GAFAなどの巨大IT企業が専用チップの自社開発を加速させている。汎用(はんよう)チップは性能に限界が見えてきているのに対し、専用チップのエネルギー効率が格段に高いからだ。一方で、資金や人材の乏しい日本企業のほとんどはGAFAのような自社開発が難しい。この状況を打開するため、東京大学 大学院 工学系研究科 電気系工学専攻の黒田忠広氏が提唱するのが、「ソフトウエアのように設計できる非ノイマン型アーキテクチャー」である。その狙いを同氏に聞いた。(聞き手=中道 理、小島郁太郎、久保田龍之介)
「ソフトウエアのようなハードウエア設計」で革命へ
半導体のエネルギー効率を高めるためには、3つの手法がありました。すなわち、(1)汎用チップから専用チップへの転換、(2)半導体プロセスの微細化や3D(3次元)実装、(3)「布線論理」*のような非ノイマン型のアーキテクチャーです。
*「布線論理(ワイヤードロジック)」は、配線でロジックを作る手法。エネルギー効率が高いという利点がある。ノイマン型以前の時代では主流だった。
一方で、エネルギー効率10倍を目指すとなると、実は設計上の課題が2点あります。まず、どうやって専用チップを安価に、素早く製造するのかという点。そして、巨大な回路をどうやって布線論理に落とし込むのかという点です。そこであたかもソフトウエアのコードを書くようにハードウエア設計できる「高位合成」が出てきます。前回お話ししたことですが、色でいえば省電力の「緑」に対して「赤」、つまりアジャイルの部分です。
2021年に開催された半導体の国際学会「ISSCC(International Solid-State Circuits Conference) 2021」で、台湾TSMC(台湾積体電路製造)の劉徳音(マーク・リュウ)董事長が基調講演しました。その最後の締めくくりの言葉が、「半導体チップの設計は、理想的にはソフトウエアのコードを書くくらい簡単であるべきだ。そうなれば世界に革命が起こる」というものでした。その時のスライドには、「少数から多数へ(from a few to many)」と書いてあった。つまり、米Apple(アップル)や米Tesla(テスラ)のようなTSMCの少数の大口顧客だけでなく、多くの人がチップを作れるようになればイノベーションが起こるというわけです。
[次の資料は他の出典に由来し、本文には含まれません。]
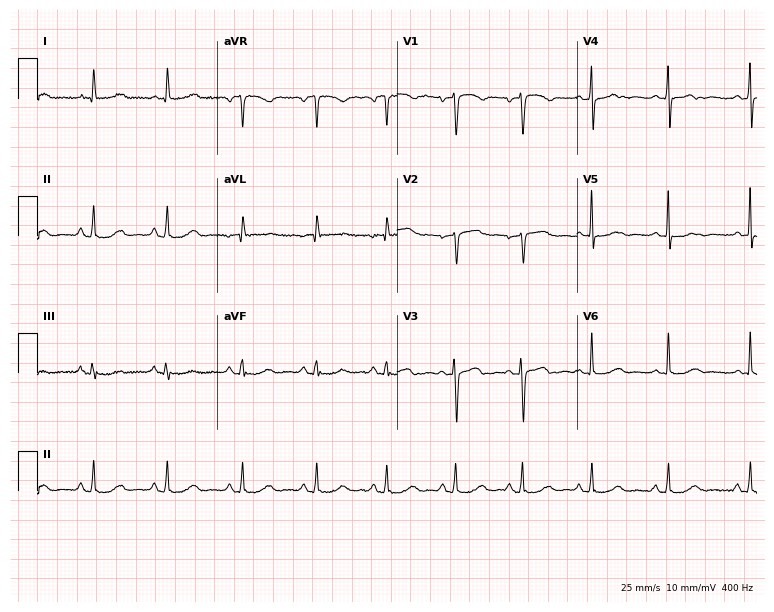
Standard 12-lead ECG recorded from a female patient, 51 years old. None of these six findings is recorded: first-degree AV block, right bundle branch block (RBBB), left bundle branch block (LBBB), sinus bradycardia, atrial fibrillation (AF), sinus tachycardia. Findings outside these six are not listed.
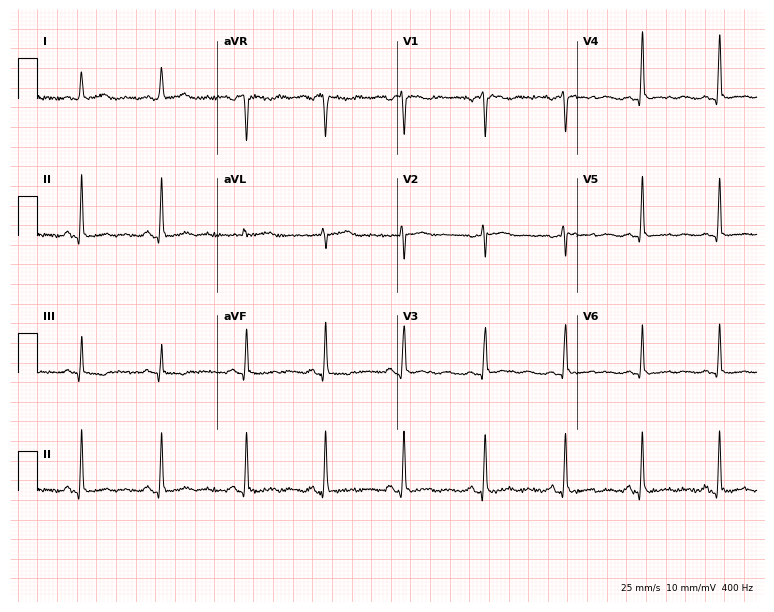
Electrocardiogram (7.3-second recording at 400 Hz), a woman, 41 years old. Of the six screened findings (first-degree AV block, right bundle branch block, left bundle branch block, sinus bradycardia, atrial fibrillation, sinus tachycardia), none is recorded.

これを英語圏では「半導体の民主化(democratize access to silicon technology)」と呼んでいます。要するに、半導体技術を活用できる人を1桁、2桁増やすという意味です。ソフトウエア開発者と比べると、ハードウエア設計者の人口は桁違いに少ない現状がありますが、この状況を変えられるかもしれない。
ソフトウエアの良さは、まず世に出してみて、ユーザーが見つけた欠点を基に改良していくモデルが可能であることです。ハードウエアは逆で、作るのに1年間、100人、100億円がかかるのに、出した時はもう「完成品」なのです。そこから一歩も進歩できない。これがハードウエアとソフトウエアが融合するのが難しかったところです。
実は布線論理型のFPGA
そこで、更新可能なハードウエアであるFPGA(Field Programmable Gate Array)を活用します。実は、FPGAは布線論理型アーキテクチャーなのです。
例えば、FPGAを日本の半導体工場を使って3nmプロセスで製造します。そのFPGAをソフトウエア的にプログラムし、自分専用のハードウエアを作ります。このハードウエアを1週間ごとにインターネットにつなげてアップデートしていく。そういう使い方が増えるのではないでしょうか。
さらにいえば、FPGAでなくてFPNA(Field Programmable ‘Neuron’ Array)を実現するというのが私の頭の中の構想です。